From The New York Times: "Networks Plan Flood of Reality Shows for Summer"
The four big networks are preparing to unleash at least two dozen reality shows from June to September, dwarfing the number currently on their schedules and more than doubling the number they broadcast last summer. [emphasis mine]
I can understand the appeal of reality shows to the networks, and I guess I can understand the voyeuristic appeal to the American public, but isn't this a pretty dicey proposition for the networks? I've heard plenty of mumured disgust at the spate of reality shows—I've murmured myself—and it seems like this phenomenon was a refreshing breath of air from the tired, repetitive formula show. Of course, formula is what the media does best so they're naturally looking to formula-ize the reality TV show. Makes you wonder what'll come after this? Perhaps scripted sitcoms?

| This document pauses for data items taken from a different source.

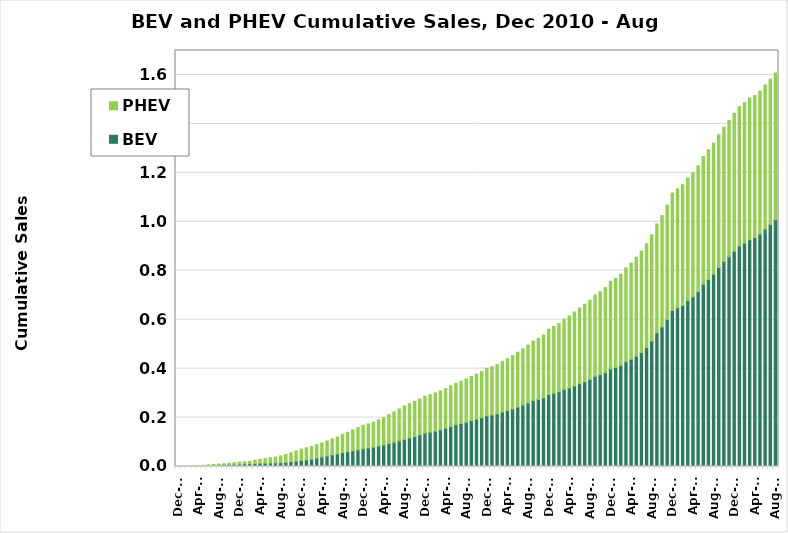
| Category | BEV | PHEV |
|---|---|---|
| Dec-10 | 19 | 326 |
| Jan-11 | 122 | 647 |
| Feb-11 | 205 | 928 |
| Mar-11 | 503 | 1536 |
| Apr-11 | 1076 | 2029 |
| May-11 | 2226 | 2510 |
| Jun-11 | 3934 | 3071 |
| Jul-11 | 4866 | 3196 |
| Aug-11 | 6229 | 3498 |
| Sep-11 | 7260 | 4221 |
| Oct-11 | 8126 | 5329 |
| Nov-11 | 8899 | 6468 |
| Dec-11 | 10111 | 7997 |
| Jan-12 | 10935 | 8600 |
| Feb-12 | 11574 | 9623 |
| Mar-12 | 12535 | 12823 |
| Apr-12 | 13014 | 15939 |
| May-12 | 13626 | 18705 |
| Jun-12 | 14489 | 21160 |
| Jul-12 | 14968 | 23697 |
| Aug-12 | 15834 | 27575 |
| Sep-12 | 17140 | 32078 |
| Oct-12 | 19378 | 37072 |
| Nov-12 | 21992 | 41616 |
| Dec-12 | 24696 | 46581 |
| Jan-13 | 27068 | 48935 |
| Feb-13 | 29734 | 51724 |
| Mar-13 | 34287 | 54803 |
| Apr-13 | 38690 | 57538 |
| May-13 | 43235 | 60747 |
| Jun-13 | 47808 | 64916 |
| Jul-13 | 51751 | 68415 |
| Aug-13 | 56707 | 74822 |
| Sep-13 | 60357 | 79299 |
| Oct-13 | 64090 | 85666 |
| Nov-13 | 68020 | 90569 |
| Dec-13 | 72790 | 95589 |
| Jan-14 | 75761 | 98523 |
| Feb-14 | 79085 | 102244 |
| Mar-14 | 83663 | 106838 |
| Apr-14 | 87850 | 111556 |
| May-14 | 93652 | 118207 |
| Jun-14 | 98634 | 124718 |
| Jul-14 | 104327 | 130458 |
| Aug-14 | 110810 | 136378 |
| Sep-14 | 116793 | 139735 |
| Oct-14 | 122720 | 143470 |
| Nov-14 | 128896 | 147079 |
| Dec-14 | 136315 | 150946 |
| Jan-15 | 140292 | 153059 |
| Feb-15 | 144727 | 155648 |
| Mar-15 | 150442 | 158668 |
| Apr-15 | 156479 | 161630 |
| May-15 | 163536 | 166046 |
| Jun-15 | 170511 | 169455 |
| Jul-15 | 175654 | 173291 |
| Aug-15 | 180878 | 177077 |
| Sep-15 | 187582 | 180115 |
| Oct-15 | 193322 | 184196 |
| Nov-15 | 199425 | 188456 |
| Dec-15 | 207379 | 193890 |
| Jan-16 | 210955 | 197027 |
| Feb-16 | 215379 | 200936 |
| Mar-16 | 222494 | 206255 |
| Apr-16 | 228760 | 212097 |
| May-16 | 235286 | 217716 |
| Jun-16 | 242964 | 223829 |
| Jul-16 | 250726 | 230354 |
| Aug-16 | 259327 | 236726 |
| Sep-16 | 269359 | 242763 |
| Oct-16 | 274767 | 248706 |
| Nov-16 | 281033 | 256564 |
| Dec-16 | 294110 | 266775 |
| Jan-17 | 299508 | 272432 |
| Feb-17 | 305354 | 278679 |
| Mar-17 | 315525 | 286063 |
| Apr-17 | 321486 | 293363 |
| May-17 | 329524 | 302008 |
| Jun-17 | 338338 | 309795 |
| Jul-17 | 346140 | 317202 |
| Aug-17 | 354990 | 324870 |
| Sep-17 | 368411 | 332589 |
| Oct-17 | 375203 | 339254 |
| Nov-17 | 383643 | 347657 |
| Dec-17 | 398602 | 357847 |
| Jan-18 | 404586 | 363873 |
| Feb-18 | 412998 | 372306 |
| Mar-18 | 428271 | 383476 |
| Apr-18 | 437956 | 393414 |
| May-18 | 450778 | 404900 |
| Jun-18 | 465638 | 415075 |
| Jul-18 | 485855 | 424456 |
| Aug-18 | 512340 | 434318 |
| Sep-18 | 546236 | 444966 |
| Oct-18 | 570645 | 454631 |
| Nov-18 | 600464 | 467400 |
| Dec-18 | 637425 | 480339 |
| Jan-19 | 647964 | 486515 |
| Feb-19 | 658036 | 493334 |
| Mar-19 | 677665 | 501344 |
| Apr-19 | 692992 | 507272 |
| May-19 | 714261 | 514389 |
| Jun-19 | 744957 | 521511 |
| Jul-19 | 764615 | 529323 |
| Aug-19 | 785854 | 536554 |
| Sep-19 | 813061 | 542480 |
| Oct-19 | 838014 | 548924 |
| Nov-19 | 857218 | 556563 |
| Dec-19 | 879455 | 564148 |
| Jan-20 | 901150 | 569284 |
| Feb-20 | 912198 | 575568 |
| Mar-20 | 927069 | 578508 |
| Apr-20 | 935111 | 580690 |
| May-20 | 949130 | 584896 |
| Jun-20 | 969880 | 589121 |
| Jul-20 | 988954 | 594038 |
| Aug-20 | 1008118 | 600143 |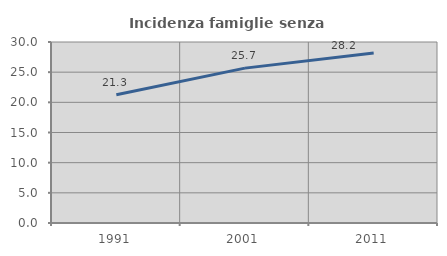
| Category | Incidenza famiglie senza nuclei |
|---|---|
| 1991.0 | 21.255 |
| 2001.0 | 25.671 |
| 2011.0 | 28.193 |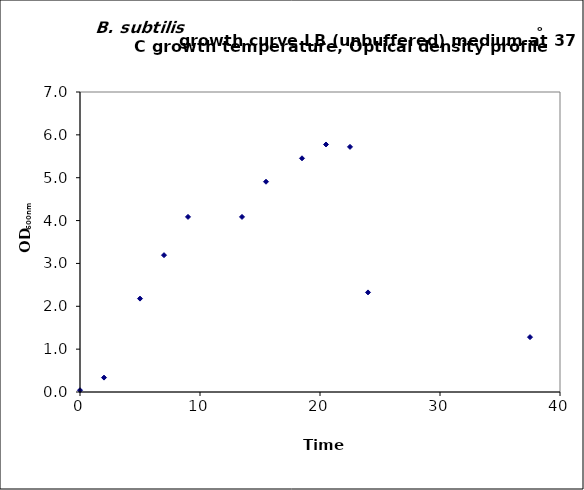
| Category | Series 0 |
|---|---|
| 0.0 | 0.041 |
| 2.0 | 0.336 |
| 5.0 | 2.179 |
| 7.0 | 3.193 |
| 9.0 | 4.086 |
| 13.5 | 4.085 |
| 15.5 | 4.906 |
| 18.5 | 5.453 |
| 20.5 | 5.776 |
| 22.5 | 5.719 |
| 24.0 | 2.324 |
| 37.5 | 1.28 |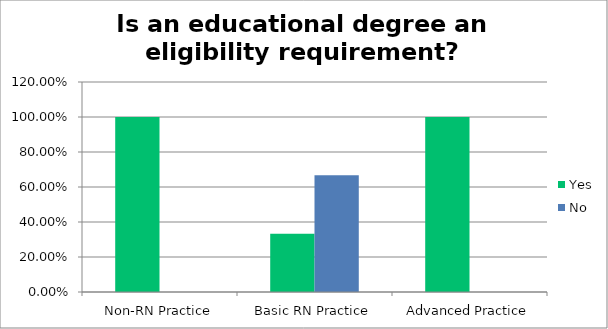
| Category | Yes | No |
|---|---|---|
| Non-RN Practice | 1 | 0 |
| Basic RN Practice | 0.333 | 0.667 |
| Advanced Practice | 1 | 0 |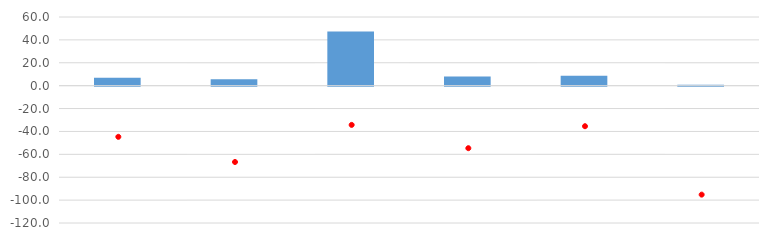
| Category | Quote % |
|---|---|
|  | 6.819 |
|  | 5.58 |
|  | 47.379 |
|  | 7.964 |
|  | 8.62 |
|  | 0.712 |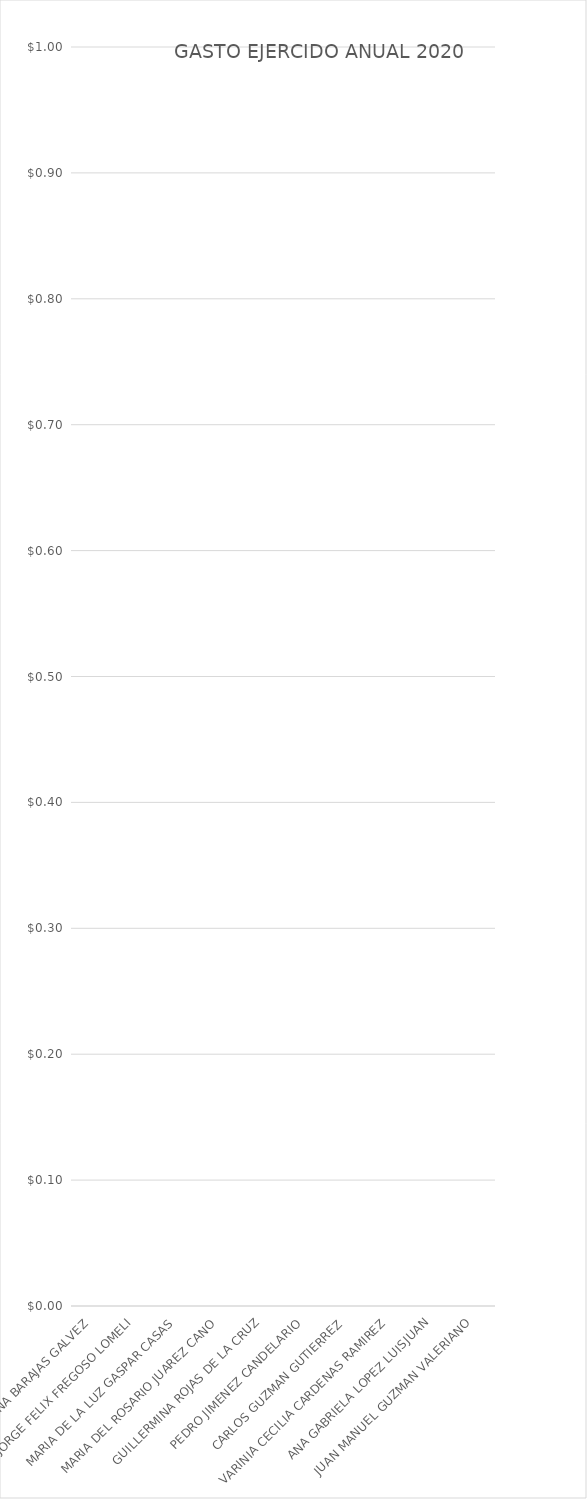
| Category | GASTO EJERCIDO ANUAL 2020 |
|---|---|
| ARIANA BARAJAS GALVEZ | 0 |
| JORGE FELIX FREGOSO LOMELI | 0 |
| MARIA DE LA LUZ GASPAR CASAS | 0 |
| MARIA DEL ROSARIO JUAREZ CANO | 0 |
| GUILLERMINA ROJAS DE LA CRUZ | 0 |
| PEDRO JIMENEZ CANDELARIO | 0 |
| CARLOS GUZMAN GUTIERREZ | 0 |
| VARINIA CECILIA CARDENAS RAMIREZ | 0 |
| ANA GABRIELA LOPEZ LUISJUAN | 0 |
| JUAN MANUEL GUZMAN VALERIANO | 0 |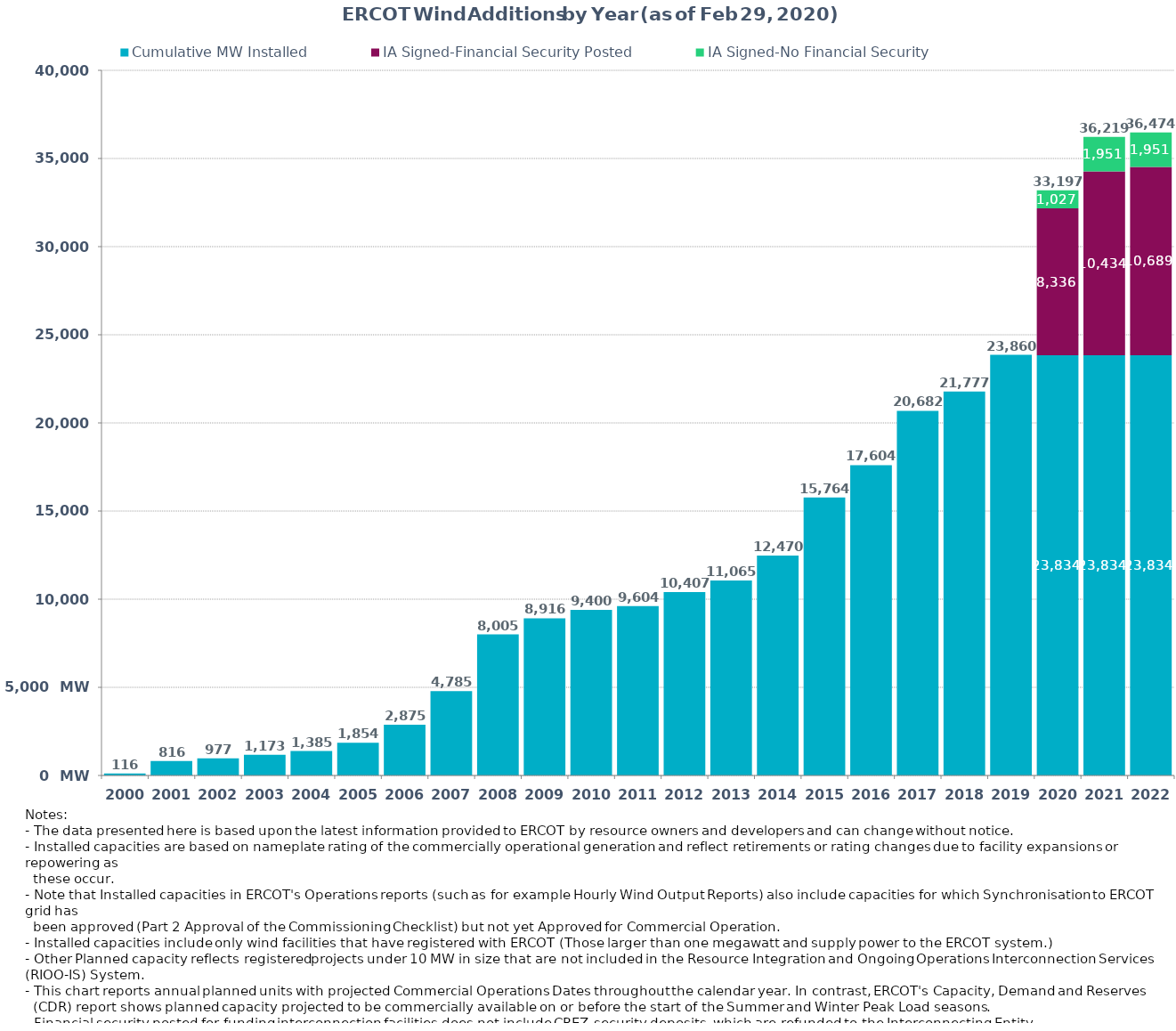
| Category | Cumulative MW Installed | IA Signed-Financial Security Posted  | IA Signed-No Financial Security  | Other Planned | Cumulative Installed and Planned |
|---|---|---|---|---|---|
| 2000.0 | 116 | 0 | 0 | 0 | 116 |
| 2001.0 | 816 | 0 | 0 | 0 | 816 |
| 2002.0 | 977 | 0 | 0 | 0 | 977 |
| 2003.0 | 1173 | 0 | 0 | 0 | 1173 |
| 2004.0 | 1385 | 0 | 0 | 0 | 1385 |
| 2005.0 | 1854 | 0 | 0 | 0 | 1854 |
| 2006.0 | 2875 | 0 | 0 | 0 | 2875 |
| 2007.0 | 4785 | 0 | 0 | 0 | 4785 |
| 2008.0 | 8005 | 0 | 0 | 0 | 8005 |
| 2009.0 | 8916 | 0 | 0 | 0 | 8916 |
| 2010.0 | 9400 | 0 | 0 | 0 | 9400 |
| 2011.0 | 9604 | 0 | 0 | 0 | 9604 |
| 2012.0 | 10407 | 0 | 0 | 0 | 10407 |
| 2013.0 | 11065 | 0 | 0 | 0 | 11065 |
| 2014.0 | 12470 | 0 | 0 | 0 | 12470 |
| 2015.0 | 15764 | 0 | 0 | 0 | 15764 |
| 2016.0 | 17604 | 0 | 0 | 0 | 17604 |
| 2017.0 | 20682 | 0 | 0 | 0 | 20682 |
| 2018.0 | 21777 | 0 | 0 | 0 | 21777 |
| 2019.0 | 23860 | 0 | 0 | 0 | 23860 |
| 2020.0 | 23834.24 | 8336 | 1027 | 0 | 33197.24 |
| 2021.0 | 23834.24 | 10434.21 | 1950.6 | 0 | 36219.05 |
| 2022.0 | 23834.24 | 10689 | 1950.6 | 0 | 36474.35 |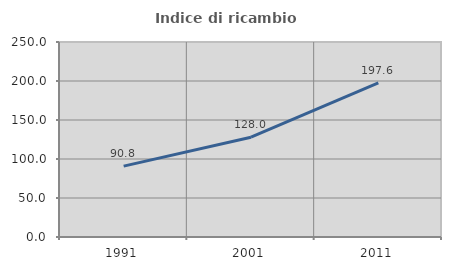
| Category | Indice di ricambio occupazionale  |
|---|---|
| 1991.0 | 90.841 |
| 2001.0 | 127.959 |
| 2011.0 | 197.645 |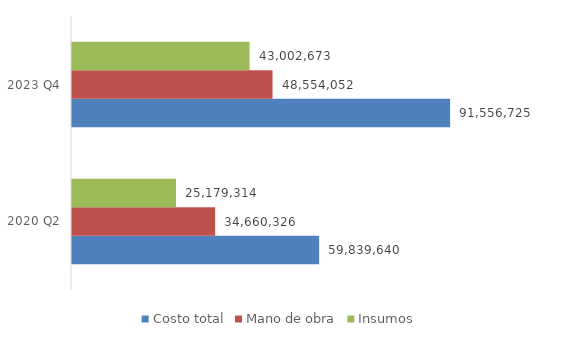
| Category | Costo total | Mano de obra | Insumos |
|---|---|---|---|
| 2020 Q2 | 59839640.335 | 34660326.001 | 25179314.333 |
| 2023 Q4 | 91556725.431 | 48554052 | 43002673.431 |

I'm watching the Grammy Awards and the two awards just presented illustrate a striking contrast in our culture: John Mayer as Best Male Performer and Eminem as Best Rapper. Your Body is a Wonderland versus Superman. One worships the female body and the other sees women as hoes. One exults in love and the other calls for one-night stands.
Let's hope that the Law of Non-Contradiction has a societal equivalent—regrettably, I don't think it does.
I've finished reading A Reader's Manifesto by B.R. Myers, which was originally an article in The Atlantic Monthly. It is an indictment of co-conspirators: the modern fiction writers and the critics that review them. Myers sets out to demonstrate the pretension of modern fiction by highlighting its tedious prose, self-aggrandizement, and pseudo-intellectuality. In this, he succeeds admirably. By citing passages from the books that the critics themselves used to praise the work, he shows the utter bankruptcy of both establishments.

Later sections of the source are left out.